Let $a,b,x \in \mathbb{N}$ and $u,v\in\mathbb{Z}$ so that $x=ua+vb$. If $x\mid a$ and $x\mid b$ then $x=\gcd(a,b)$.
My idea was to perform a proof by contradiction. Assume $x$ is not the $\gcd$, then let $y=\gcd(a,b)$ and clearly since $x$ still divides $a$ and $b$, $y>x$. Then writing $y$ as $y=sa+tb=skx+tlx=x(sk+tl)>x$ but I can't seem to find a contradiction from this point on. MaybeI should do this proof in another way.
Any help would be appreciated!
My answer relies on the following theorem:
If $a$ and $b$ are co-prime natural numbers, then there exist integers $u$ and $v$ such that $ua+vb=1$. The converse is also true.

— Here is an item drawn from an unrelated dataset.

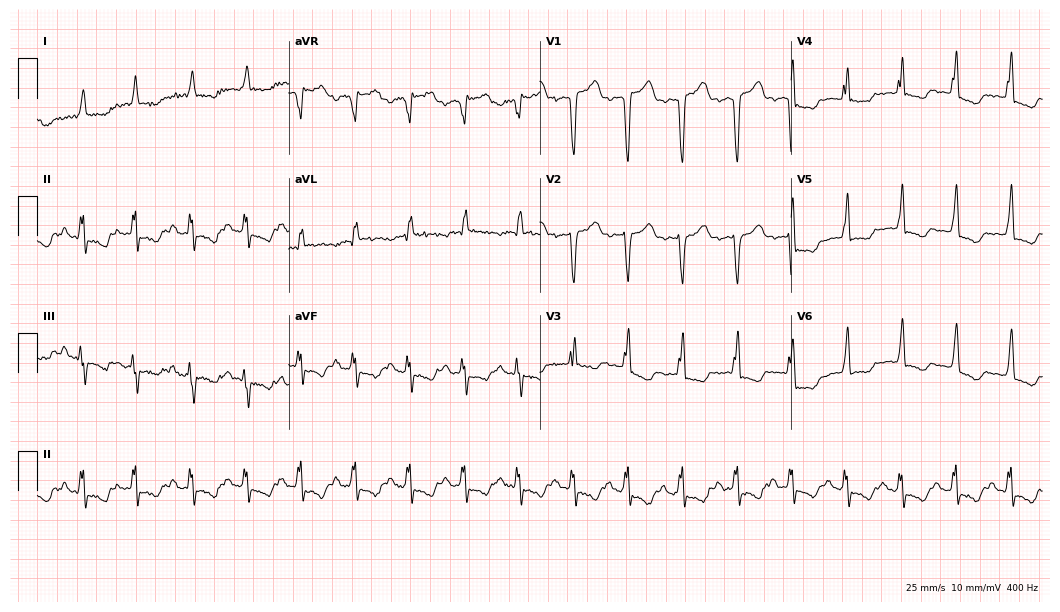
12-lead ECG from an 85-year-old man. No first-degree AV block, right bundle branch block, left bundle branch block, sinus bradycardia, atrial fibrillation or sinus tachycardia recorded for this tracing.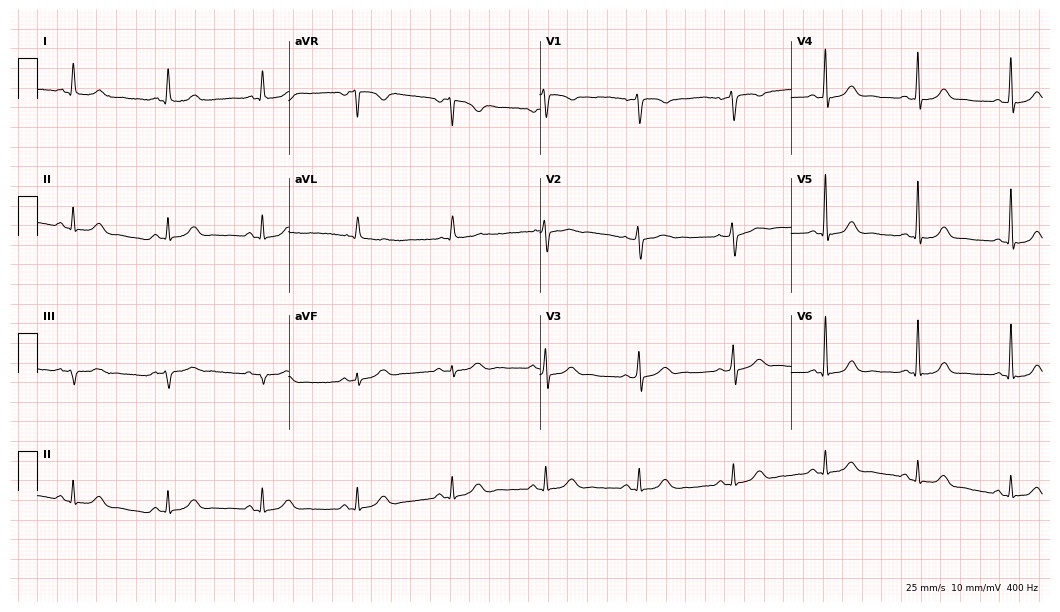
12-lead ECG from a woman, 53 years old. Recorded interpretation: within normal limits.

Proof:Since $x|a$ and $x|b$, let $a=kx, b=lx,$ where $k,x\in\mathbb{N}$. Given, $x=ua+vb\implies x=ukx+vbx\implies 1=uk+vb$. Now, since we know that $u,v\in\mathbb{Z}$, due to the converse of the above theorem, we conclude that $k$ and $l$ are co-prime. This means $x$ is the greatest common factor of $a$ and $b$.(Other common factor will be factors of $x$).